What a ride! Based on my feeling the previous night I was concerned about my biking energy, but it was a needless worry. After crossing my final two passes of the Rockies (including Kenosha pass — shout out!), I went down, down, down… From 10,000 feet I had nearly a vertical mile to loose, and I took that mile with pleasure, rolling down familiar-feeling twisting river roads. 40 miles in I caught my first real glimpse of civilization. It’s amazing the excitement that a few multi-lane roads and chain stores can generate when you’ve been in 100-person towns for weeks. I cut north, past Red Rocks, and by mid-afternoon had reached my day’s Mecca: the bike lanes of Boulder.

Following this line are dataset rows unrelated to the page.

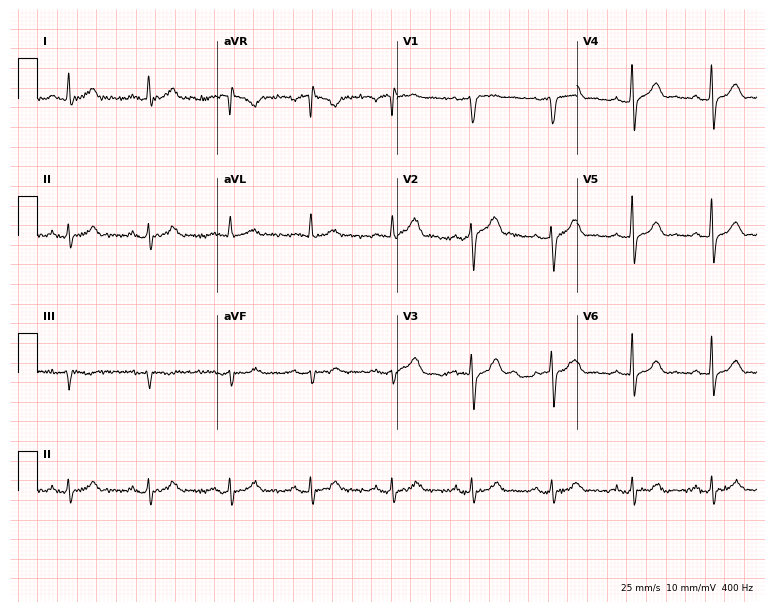
12-lead ECG from a male patient, 58 years old. Recorded interpretation: within normal limits.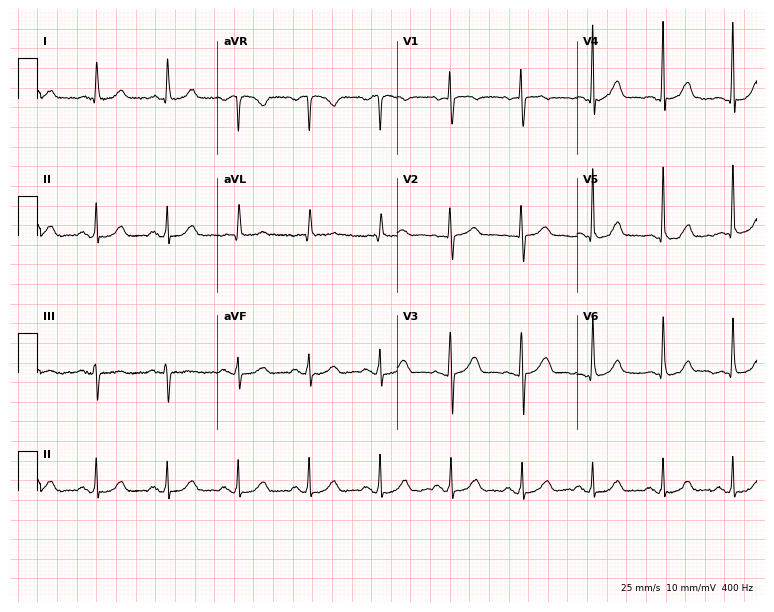
12-lead ECG from a woman, 78 years old (7.3-second recording at 400 Hz). Recorded interpretation: within normal limits.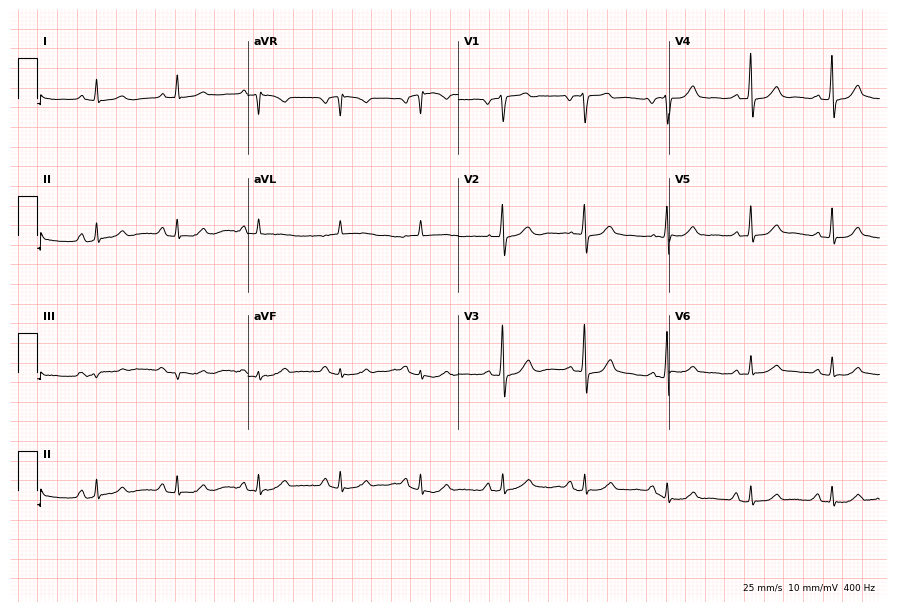
12-lead ECG from a 67-year-old male patient (8.6-second recording at 400 Hz). Recorded interpretation: within normal limits.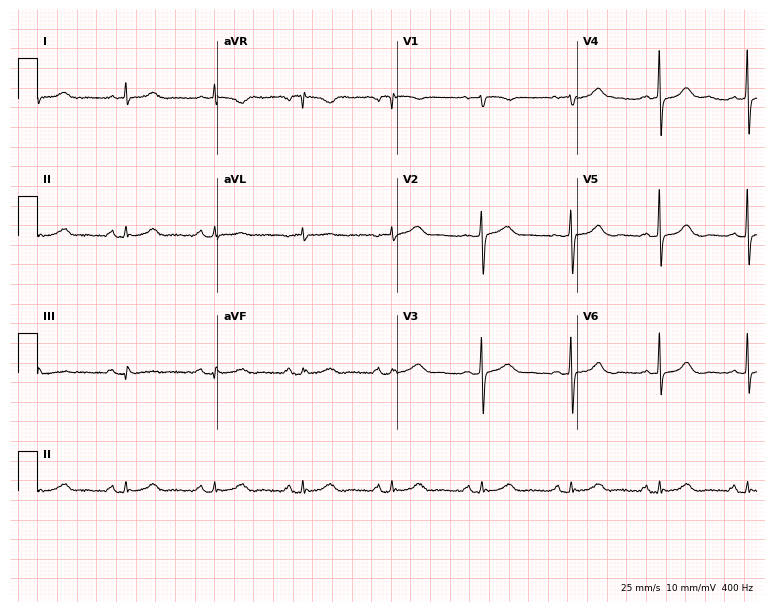
Electrocardiogram (7.3-second recording at 400 Hz), a 51-year-old female. Overall reading on record: normal ECG.

Chilling on Pearl St on my way out of Boulder

BOULDER! The biggest city I’d been to since Sacramento, it was even more of a delight than I’d remembered. I had a wonderful host in Robin’s friend Alyssa; she’d only been a resident of the city for a few weeks, so we got to explore together. With my short and final next day, I felt the freedom to stay up late and really just hang out: from a friend’s BBQ and 2am pizza to the Saturday farmer’s market and an Illegal Pete’s burrito, I crammed as much into 20 hours as dying man finishing his bucket list. My favorite realization what that every part of the trip reinforced how livable Boulder is. There’s a creek to lounge near and bike lanes everywhere, there’s culture and liberalism, and the entire city, it seems, is engaged in a love affair with the outdoors.

I left with a small tear in my eye, but Sunday afternoon was to take me the remaining way to Estes Park: familial homestead, home away from home, and vacation within a vacation.